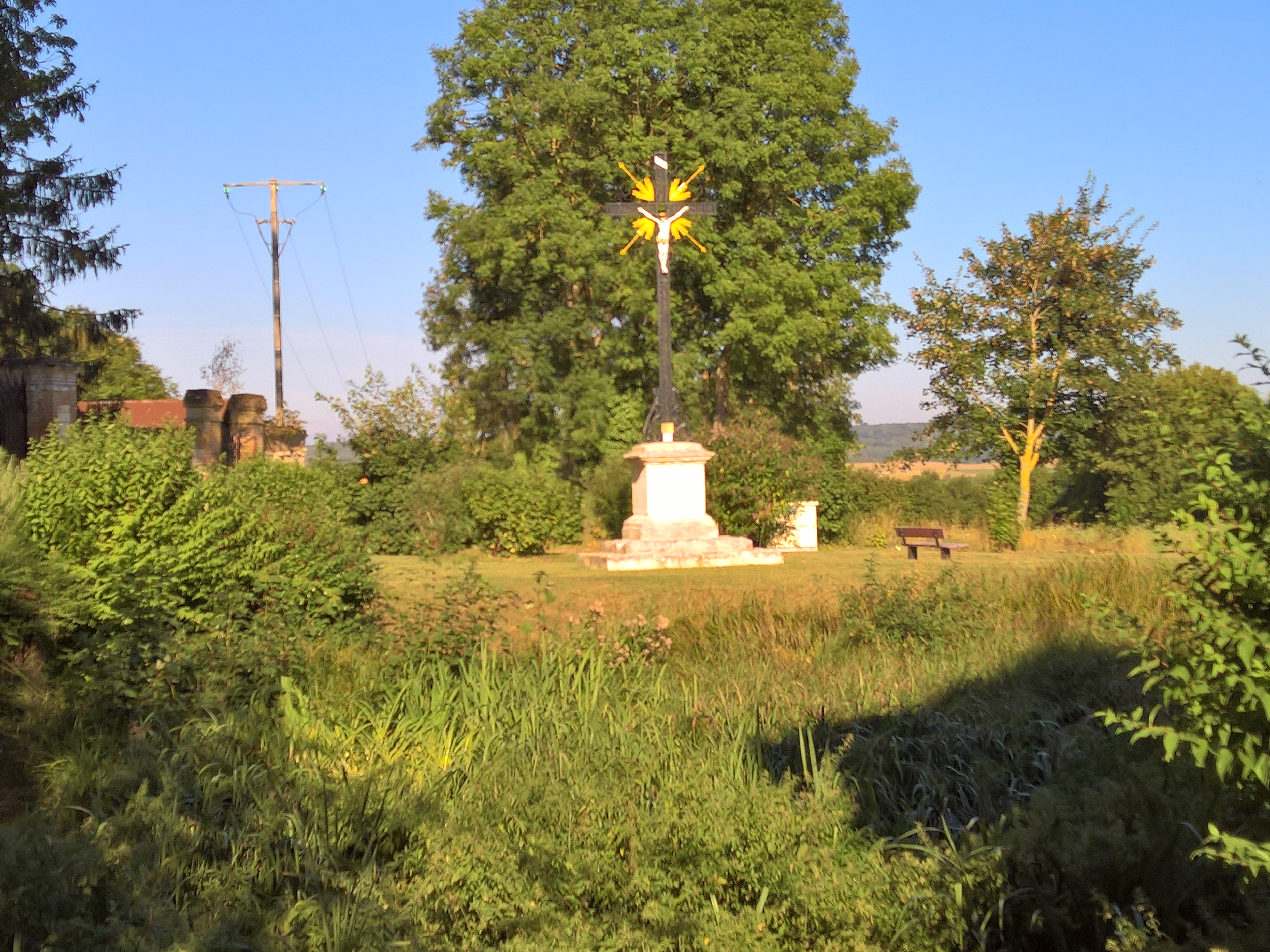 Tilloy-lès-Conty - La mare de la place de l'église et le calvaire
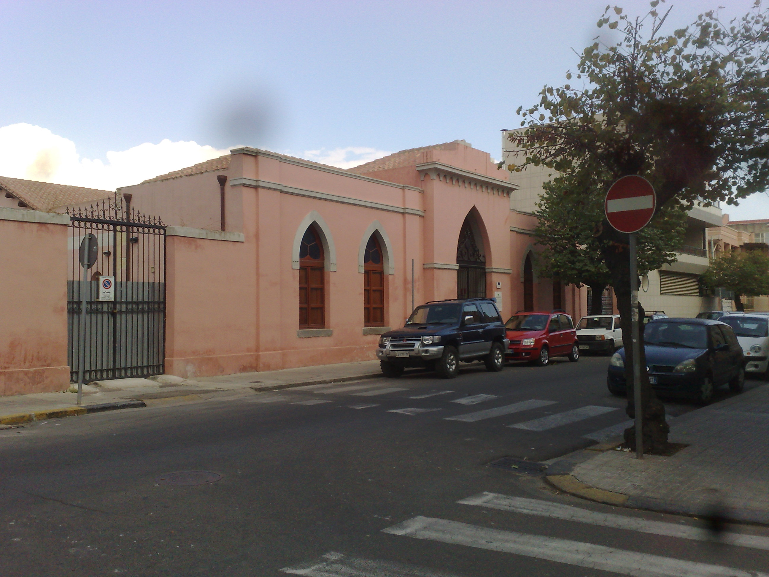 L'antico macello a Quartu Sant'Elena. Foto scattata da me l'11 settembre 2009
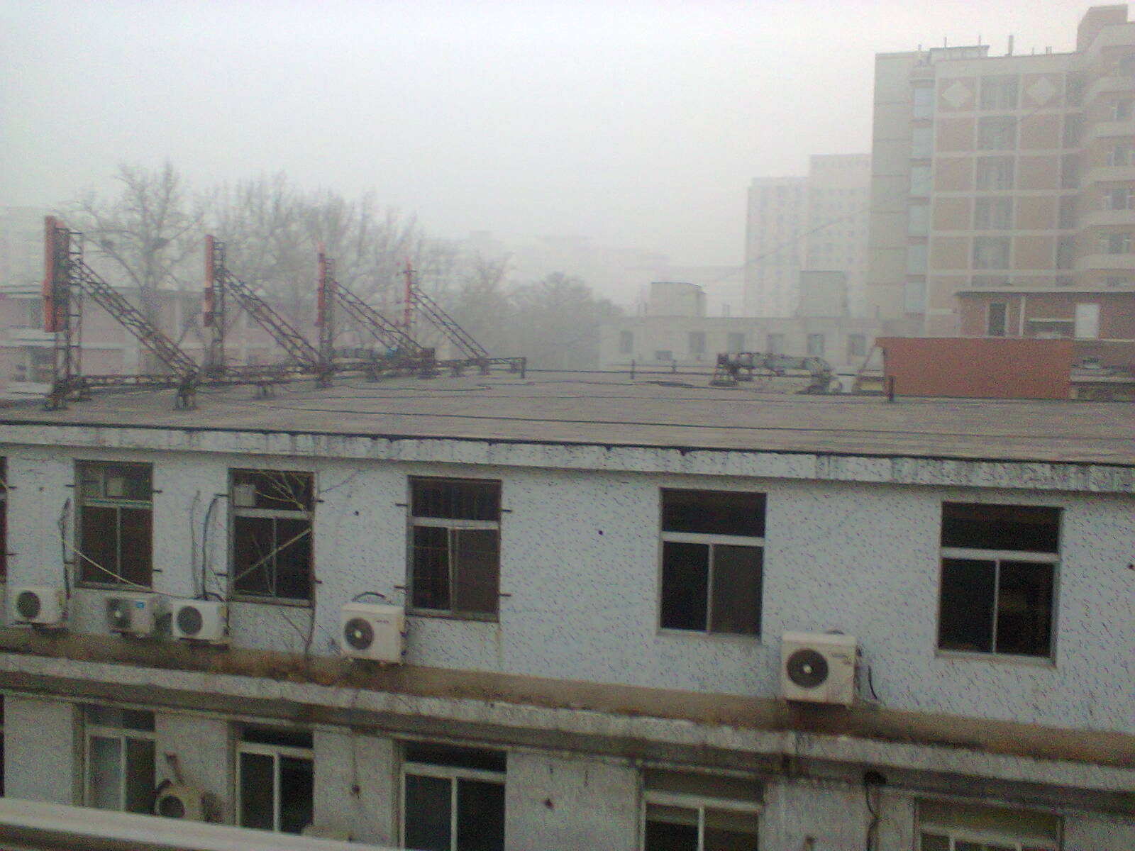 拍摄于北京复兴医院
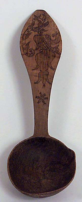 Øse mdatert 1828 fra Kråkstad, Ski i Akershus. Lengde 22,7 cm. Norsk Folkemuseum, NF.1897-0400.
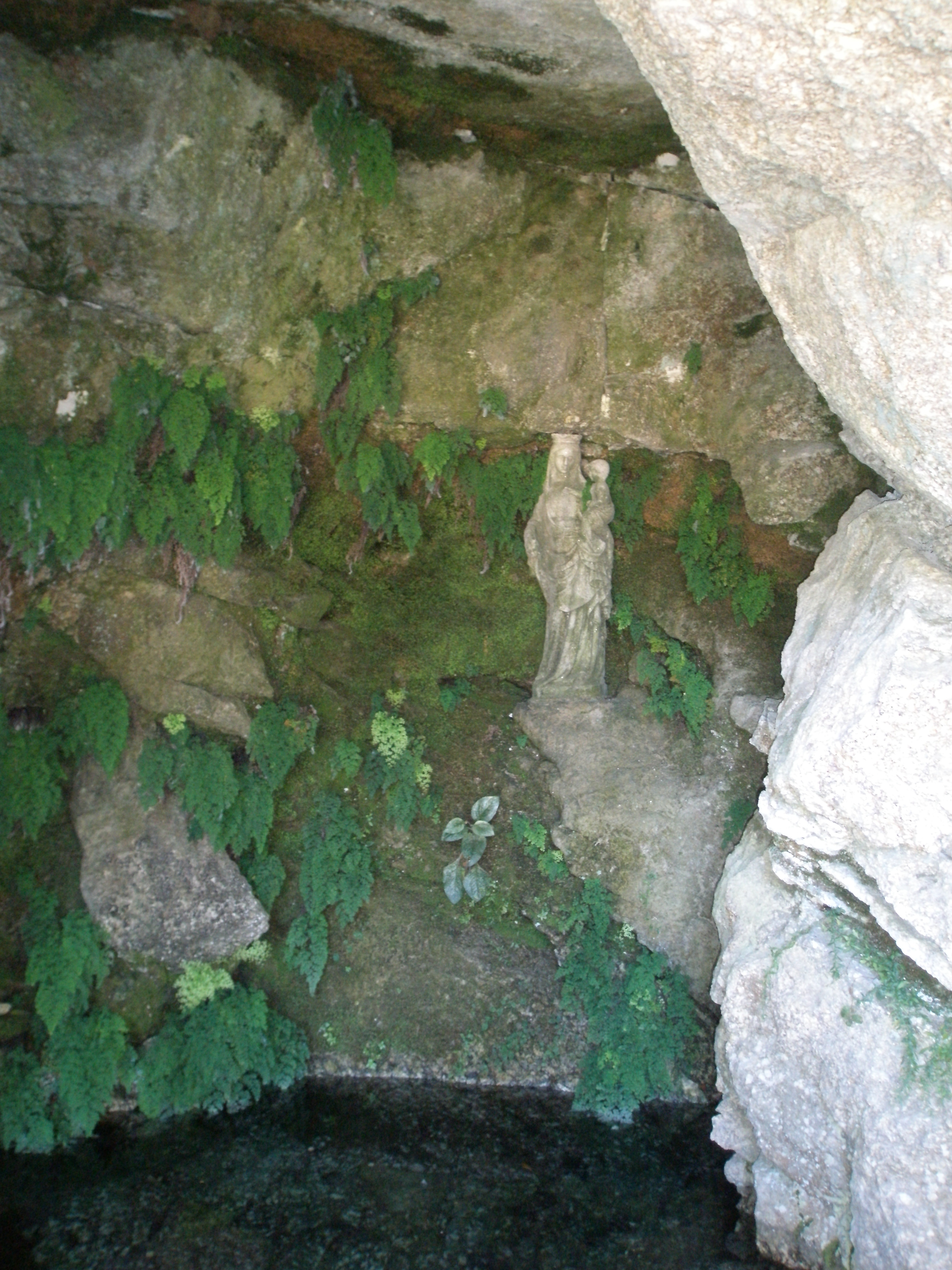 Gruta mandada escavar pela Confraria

· · · ·

The whole listing, minus its images, should be repeated exactly.

 Tilloy-lès-Conty - La mare de la place de l'église et le calvaire
 L'antico macello a Quartu Sant'Elena. Foto scattata da me l'11 settembre 2009
 拍摄于北京复兴医院
 Øse mdatert 1828 fra Kråkstad, Ski i Akershus. Lengde 22,7 cm. Norsk Folkemuseum, NF.1897-0400.
 Gruta mandada escavar pela Confraria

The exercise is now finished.